The preeminent Forbes rich list, of course, is the Forbes 400: the list of the country’s four hundred wealthiest Americans. It has been around since 1982, when just three families made up 13 percent of the list. There were eleven members of the Hunt family, fourteen Rockefellers, and twenty-eight du Ponts. In 2007, on the list’s twenty-fifth anniversary, these dynastic numbers had dwindled to almost nothing. There was one Rockefeller (David Rockefeller, Sr.), one Hunt (Ray Hunt), and no du Ponts. Fifty people fell off the list completely. Forty-five were newcomers—nearly half of whom had made their money in hedge funds and private equity (like Pete Peterson of Blackstone and David Rubenstein of the Carlyle Group); the others were a mixed bag, including Frank and Lorenzo Fertitta of the Ultimate Fighting Championship, a pay-per-view fight fest.

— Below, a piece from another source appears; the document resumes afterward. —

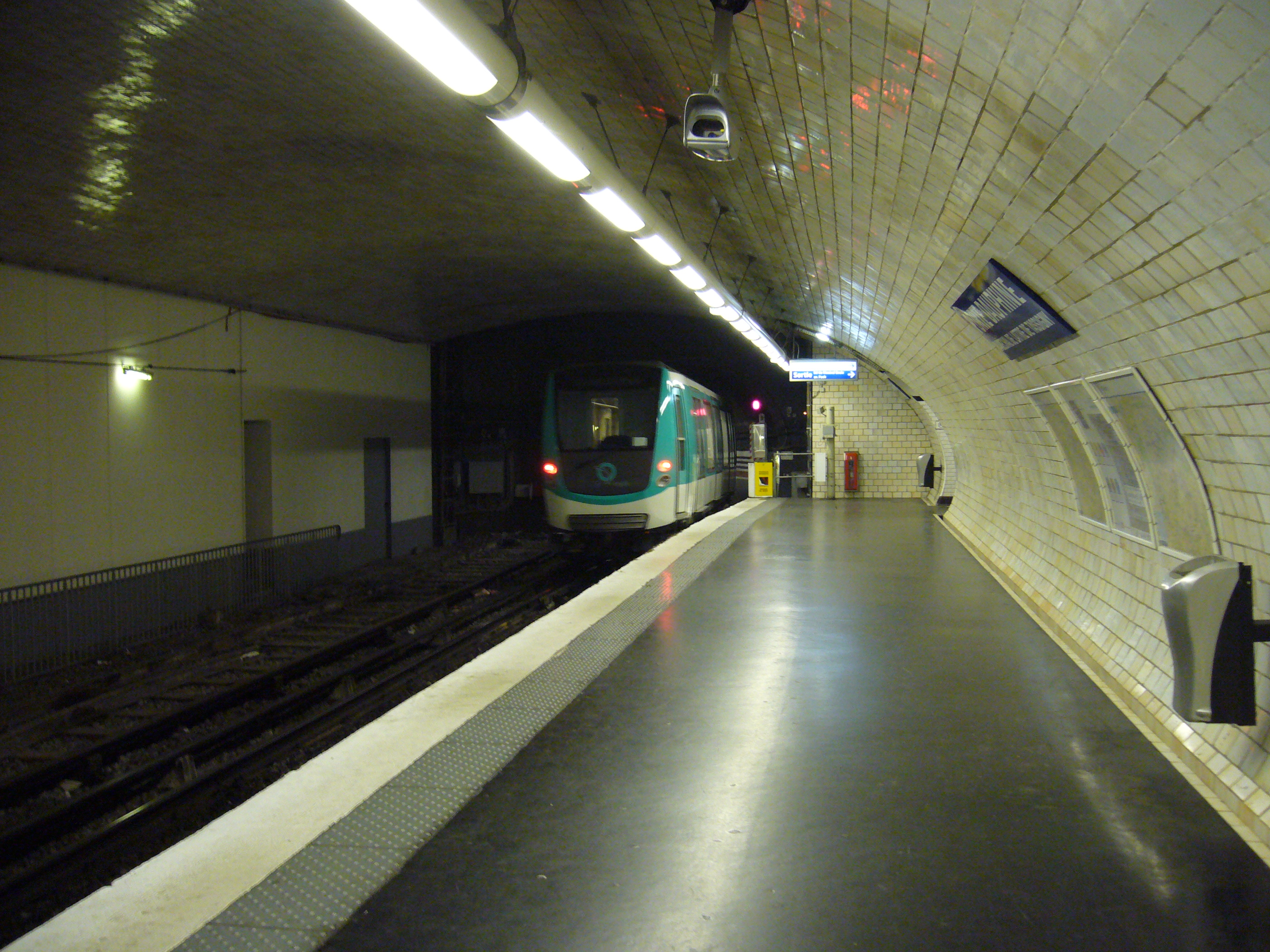 Une rame MF 2000 entre dans la boucle de la station Porte Dauphine sur la ligne 2 du métro de Paris.

The point, notes Columbia University researcher Wojciech Kopczuk, is not just that wealth is less concentrated (the share of wealth in the hands of the top 1 percent of Americans has fallen by half over the last eighty years). The real point is that it has moved into a whole new set of hands. Over the past twenty-five years, as these families have lost their historical positions, a whole new set of people has gotten rich. Some are entrepreneurs that have made a splash. Others are high earners on Wall Street, in corporate America, at law firms or consulting companies. Still others bought the right stocks (or were handed the right stock options) at particularly opportune times.
This is an incredibly optimistic sign—and it’s not just coming from the pages of Forbes. According to the Harrison Group, a research firm in Connecticut, three-quarters of the wealthy families in this country—and nearly all of those who qualify as upper middle class—didn’t start out wealthy. Eighty-three percent came from the middle class. They’ve accumulated wealth over fifteen years on average, which means that some of them got there in significantly less time than that. And here’s a bonus: When you look at the wealth of the pentamillionaires (the folks with $5 million or more), only one-tenth of their money came from passive investments. They made the rest of it themselves. Survey after survey I pored over while researching this book shows that a shrinking percentage of today’s wealth came through a bequest. Research from the Spectrem Group, based in Chicago, found that only 2 to 4 percent of today’s millionaires became rich that most old-fashioned way. This means you no longer have to be born into wealth. Despite the hurdles presentd by the markets in 2008, the American dream is alive and thriving—and you have the ability to achieve it.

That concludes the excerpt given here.